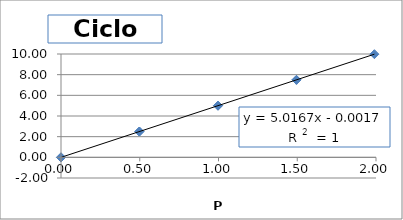
| Category | Output (V) |
|---|---|
| 0.0 | 0 |
| 0.49760000000000004 | 2.498 |
| 0.9968 | 4.998 |
| 1.495 | 7.498 |
| 1.9898000000000002 | 9.982 |
| 1.495 | 7.498 |
| 0.9968 | 4.997 |
| 0.49760000000000004 | 2.491 |
| 0.0 | -0.002 |
....
» WHAT TO DO
Here the records must be restated exactly, minus any images.

» OUTPUT FOR THIS TASK
| Category | Output (V) |
|---|---|
| 0.0 | 0 |
| 0.49760000000000004 | 2.498 |
| 0.9968 | 4.998 |
| 1.495 | 7.498 |
| 1.9898000000000002 | 9.982 |
| 1.495 | 7.498 |
| 0.9968 | 4.997 |
| 0.49760000000000004 | 2.491 |
| 0.0 | -0.002 |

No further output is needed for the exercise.